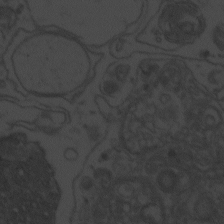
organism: Zebrafish
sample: Macrophage infected with Toxoplasma gondii
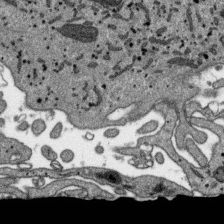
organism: Human
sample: Lung epithelial cells, uninfected (mock) control
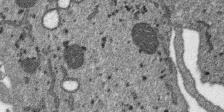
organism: Human
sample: Lung epithelial cells infected with SARS-CoV-2
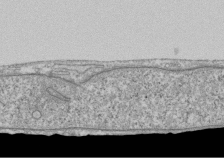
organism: Human
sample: Fibroblast cells
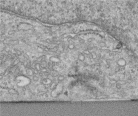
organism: Human
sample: Centriole in RPE cells
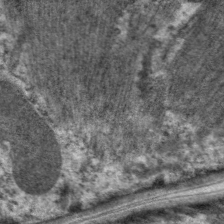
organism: C. elegans
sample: Pharynx
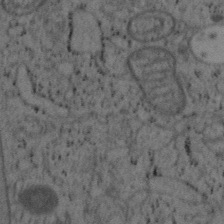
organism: Human
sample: HeLa cells
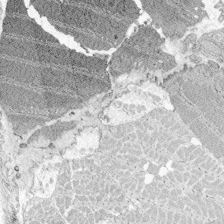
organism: Zebrafish
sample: Whole-Brain
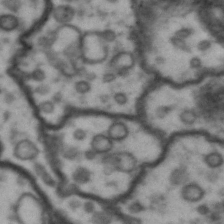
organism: Drosophila
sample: Brain
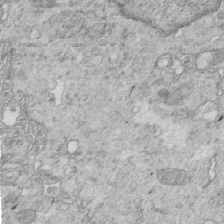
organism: Mouse
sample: Multiciliated cells
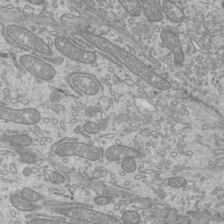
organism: Mouse
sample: Cilia; mouse epididymis
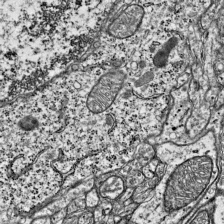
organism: Mouse
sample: Visual Cortex
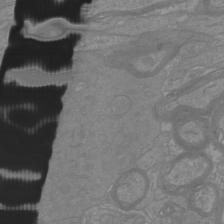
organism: Mouse
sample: Cortical neurons
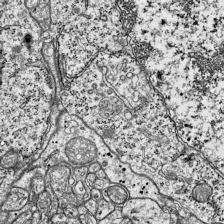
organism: Mouse
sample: Visual Cortex
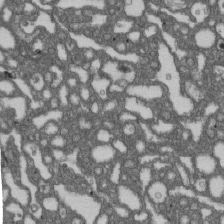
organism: Drosophila
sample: Nephrocyte
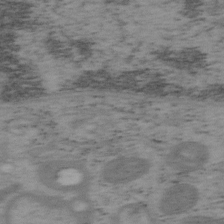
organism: Mouse
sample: OT-I killer T cells with ID8 ovarian cancer cells
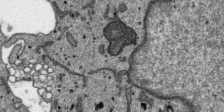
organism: Human
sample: Lung epithelial cells, uninfected (mock) control
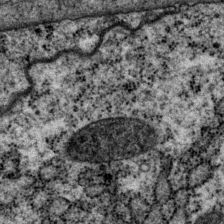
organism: P. pacificus
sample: Pharynx
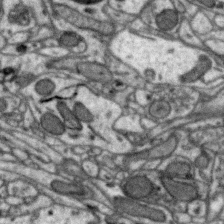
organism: Zebra finch
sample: Brain

# ABOUT THIS TASK
This exercise asks for the data above to be given again exactly, without pictures.

# WRITTEN RESPONSE
organism: Zebrafish
sample: Macrophage infected with Toxoplasma gondii
organism: Human
sample: Lung epithelial cells, uninfected (mock) control
organism: Human
sample: Lung epithelial cells infected with SARS-CoV-2
organism: Human
sample: Fibroblast cells
organism: Human
sample: Centriole in RPE cells
organism: C. elegans
sample: Pharynx
organism: Human
sample: HeLa cells
organism: Zebrafish
sample: Whole-Brain
organism: Drosophila
sample: Brain
organism: Mouse
sample: Multiciliated cells
organism: Mouse
sample: Cilia; mouse epididymis
organism: Mouse
sample: Visual Cortex
organism: Mouse
sample: Cortical neurons
organism: Mouse
sample: Visual Cortex
organism: Drosophila
sample: Nephrocyte
organism: Mouse
sample: OT-I killer T cells with ID8 ovarian cancer cells
organism: Human
sample: Lung epithelial cells, uninfected (mock) control
organism: P. pacificus
sample: Pharynx
organism: Zebra finch
sample: Brain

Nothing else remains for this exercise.